Characterization of horse plasma gelsolin

Abstract

Gelsolin can be purified from horse blood plasma by treating the plasma sequentially with an anion-exchange medium in the presence and then the absence of free Ca2+. The purified gelsolin migrates as a 90-kilodalton protein on electrophoresis in polyacrylamide gels in the presence of sodium dodecyl sulfate. It has an absorption coefficient of 1.4 mL/(mg ∙ cm) and is similar in amino acid composition to other plasma gelsolins. Horse plasma gelsolin has an intrinsic sedimentation coefficient of 4.8S and a Stokes' radius of 3.8 nm.
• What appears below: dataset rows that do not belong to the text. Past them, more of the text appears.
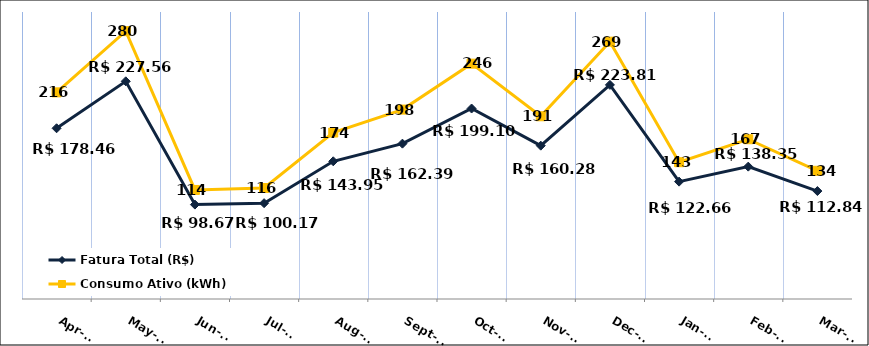
| Category | Fatura Total (R$) |
|---|---|
| 2023-04-01 | 178.46 |
| 2023-05-01 | 227.56 |
| 2023-06-01 | 98.67 |
| 2023-07-01 | 100.17 |
| 2023-08-01 | 143.95 |
| 2023-09-01 | 162.39 |
| 2023-10-01 | 199.1 |
| 2023-11-01 | 160.28 |
| 2023-12-01 | 223.81 |
| 2024-01-01 | 122.66 |
| 2024-02-01 | 138.35 |
| 2024-03-01 | 112.84 |
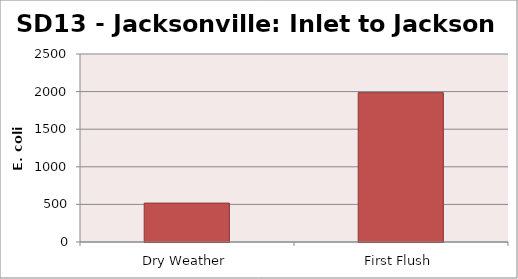
| Category | E. coli MPN |
|---|---|
| Dry Weather | 517.2 |
| First Flush | 1986.3 |
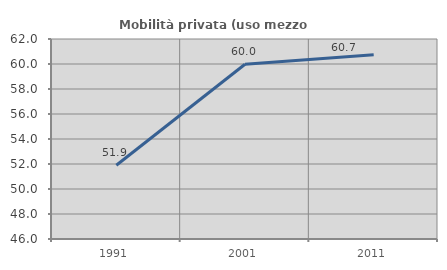
| Category | Mobilità privata (uso mezzo privato) |
|---|---|
| 1991.0 | 51.899 |
| 2001.0 | 59.979 |
| 2011.0 | 60.731 |
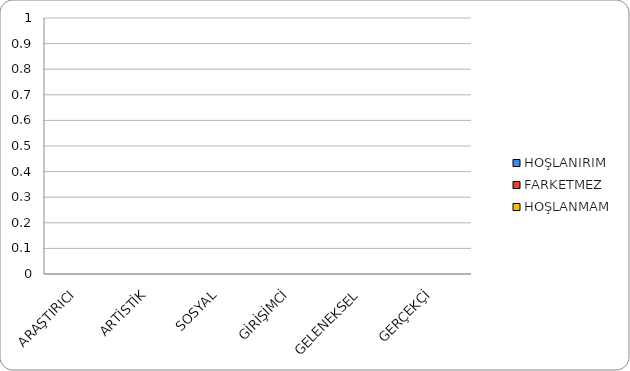
| Category | HOŞLANIRIM | FARKETMEZ | HOŞLANMAM |
|---|---|---|---|
| ARAŞTIRICI | 0 | 0 | 0 |
| ARTİSTİK | 0 | 0 | 0 |
| SOSYAL | 0 | 0 | 0 |
| GİRİŞİMCİ | 0 | 0 | 0 |
| GELENEKSEL | 0 | 0 | 0 |
| GERÇEKÇİ | 0 | 0 | 0 |
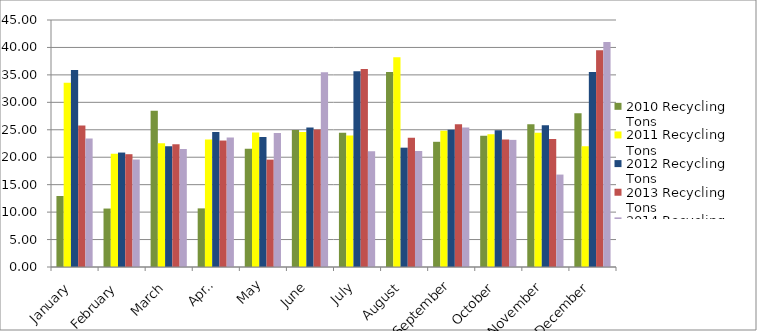
| Category | 2010 Recycling Tons | 2011 Recycling Tons | 2012 Recycling Tons | 2013 Recycling Tons | 2014 Recycling Tons |
|---|---|---|---|---|---|
| January | 12.94 | 33.59 | 35.91 | 25.78 | 23.39 |
| February | 10.65 | 20.64 | 20.85 | 20.55 | 19.58 |
| March | 28.47 | 22.55 | 22 | 22.36 | 21.5 |
| April | 10.68 | 23.21 | 24.6 | 23.04 | 23.59 |
| May | 21.54 | 24.51 | 23.67 | 19.56 | 24.4 |
| June | 24.97 | 24.61 | 25.42 | 25.07 | 35.5 |
| July | 24.44 | 23.95 | 35.66 | 36.06 | 21.11 |
| August | 35.53 | 38.23 | 21.74 | 23.56 | 21.15 |
| September | 22.81 | 24.82 | 24.99 | 25.99 | 25.43 |
| October | 23.93 | 24.2 | 24.92 | 23.24 | 23.16 |
| November | 26.01 | 24.45 | 25.81 | 23.34 | 16.84 |
| December | 28 | 22 | 35.52 | 39.51 | 41.01 |
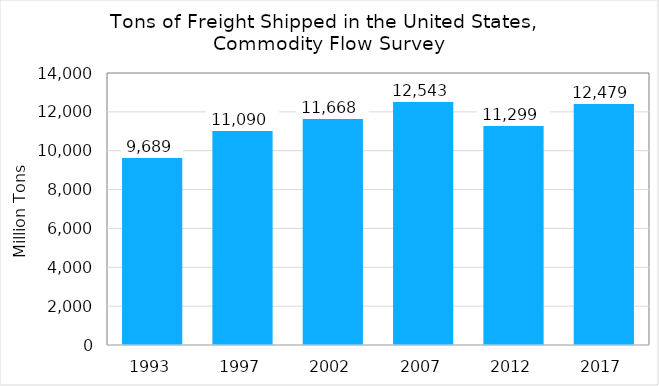
| Category | Tons (millions) |
|---|---|
| 1993.0 | 9688.5 |
| 1997.0 | 11089.7 |
| 2002.0 | 11667.9 |
| 2007.0 | 12543.4 |
| 2012.0 | 11299.4 |
| 2017.0 | 12478.849 |
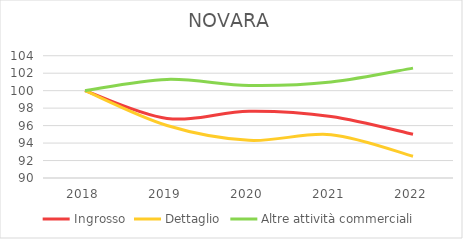
| Category | Ingrosso | Dettaglio | Altre attività commerciali |
|---|---|---|---|
| 2018.0 | 100 | 100 | 100 |
| 2019.0 | 96.823 | 96.009 | 101.29 |
| 2020.0 | 97.644 | 94.31 | 100.595 |
| 2021.0 | 97.037 | 94.959 | 100.992 |
| 2022.0 | 95.002 | 92.496 | 102.579 |

Hydrodynamic calculations suggest it to be a rather globular protein of 75 000 relative mass, a value similar to those calculated for human and pig plasma gelsolins from their amino acid sequences. Horse plasma gelsolin is able to nucleate actin polymerization, i.e., to abolish the lag observed between the initiation of polymerization of monomeric actin by the addition of salts and the rapid elongation phase of actin filament growth. This nucleation activity also results in lower final viscosities of F-actin solutions, as the existence of a larger number of filaments in samples that contain gelsolin requires that their average length be shorter.Key words: plasma gelsolin, actin, hydrodynamics, actin filament severing, nucleation of actin filament growth.